* **Description of the task**
Look through the lines below, find those with the word "Category", and copy them.

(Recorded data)
.....
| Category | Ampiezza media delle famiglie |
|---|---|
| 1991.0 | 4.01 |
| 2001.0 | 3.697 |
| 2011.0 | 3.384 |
.....
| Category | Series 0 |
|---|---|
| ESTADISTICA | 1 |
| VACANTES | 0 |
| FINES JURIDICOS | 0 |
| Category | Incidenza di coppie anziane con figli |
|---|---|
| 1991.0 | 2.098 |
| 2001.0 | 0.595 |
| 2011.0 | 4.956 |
.....
* **Answer section**
| Category | Ampiezza media delle famiglie |
| Category | Series 0 |
| Category | Incidenza di coppie anziane con figli |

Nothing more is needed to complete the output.